Essa gangorra extrema deixa evidente a relutância em destinar volume necessário de recursos aos vulneráveis e a desorganização no combate aos impactos sociais e econômicos da pandemia. O mesmo se pode dizer da ação do governo no controle da inflação, sobretudo das altas de preços dos alimentos.

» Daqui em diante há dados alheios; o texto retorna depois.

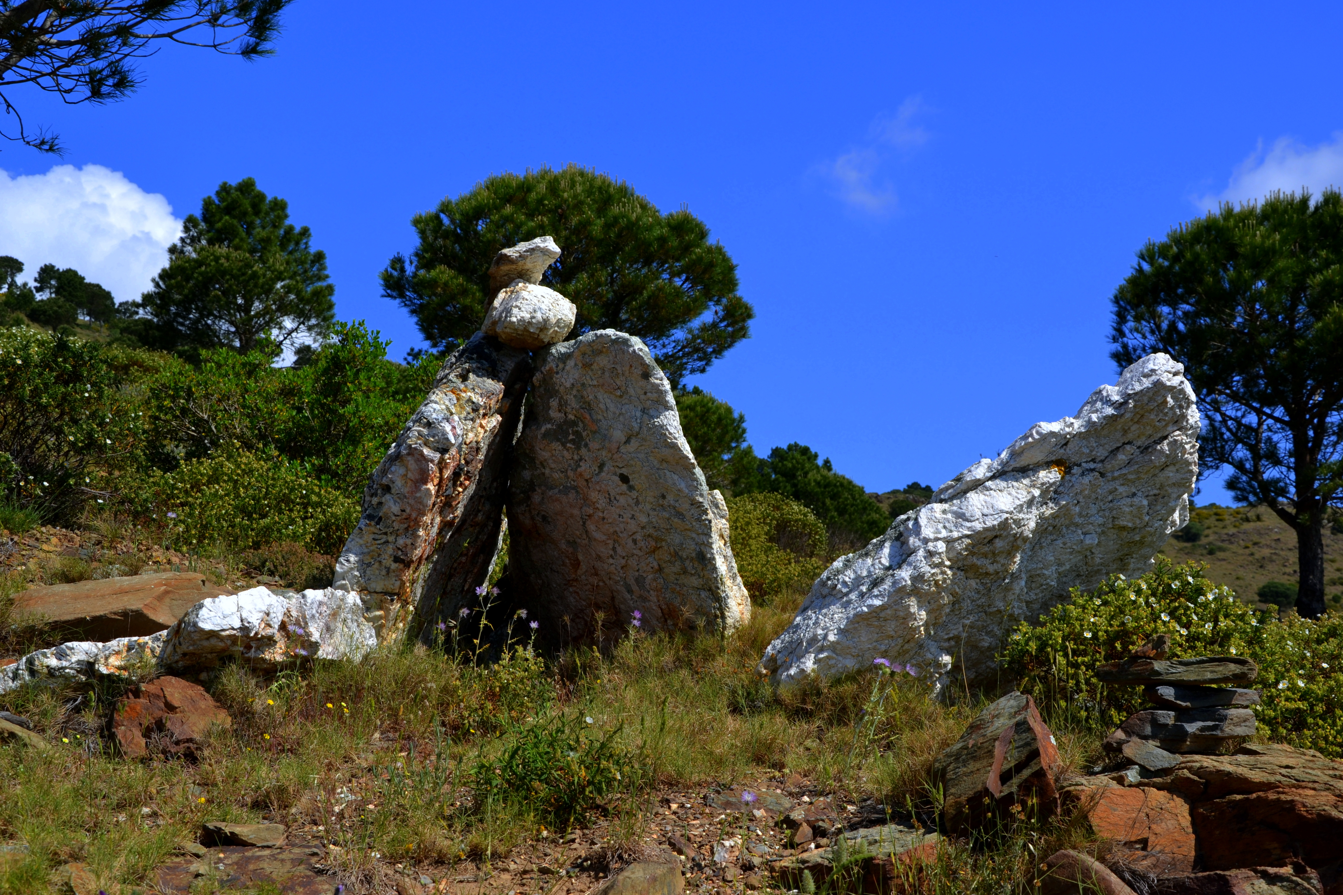 MassÃ­s de l'Albera (Alt EmpordÃ ) This is a a photo of a natural area in Catalonia, Spain, with id: ES510127

É verdade, como destacou Bolsonaro na entrevista ao Jornal Nacional, que a pandemia, a seca e a guerra na Ucrânia complicaram as coisas. Os desarranjos nas cadeias de produção e vendas resultaram em falhas nos suprimentos, aumentos de custo e de preços finais de bens e serviços, depois potencializados pela escassez de oferta com origem no conflito entre russos e ucranianos. A seca também impactou as tarifas de energia elétrica, que puxaram a inflação para cima.
Mas governo existe para enfrentar complicações — e não apenas transferir responsabilidades diante de problemas. A inoperância na adoção de medidas para evitar surtos inflacionários, principalmente em alimentos, contribuiu para que o flagelo da fome aberta e da insegurança alimentar voltasse a assombrar o país.
Isso se deveu à demolição da rede de segurança alimentar — um esforço de diferentes governos, iniciado há quase 40 anos —, que começou no governo Temer e foi intensificada no governo Bolsonaro. Nada foi feito para mitigar o problema, exceto cortar impostos. Formar estoques reguladores e reativar programas de aquisição de alimentos da agricultura familiar, ações mais efetivas para barrar altas em alimentos, não foram acionadas.
Mencionar a deflação no IPCA (Índice de Preços ao Consumidor Amplo) em julho, que pode se repetir em agosto, como prova do sucesso no combate à inflação, é caso de fake news. Primeiro, a deflação será pontual e, depois, a inflação, embora em fase de recuo, continuará alta, devendo terminar 2022 ainda nas alturas de 7%. Sem falar que, no grupo dos alimentos, as previsões são de alta em torno de 15%, no fim do ano.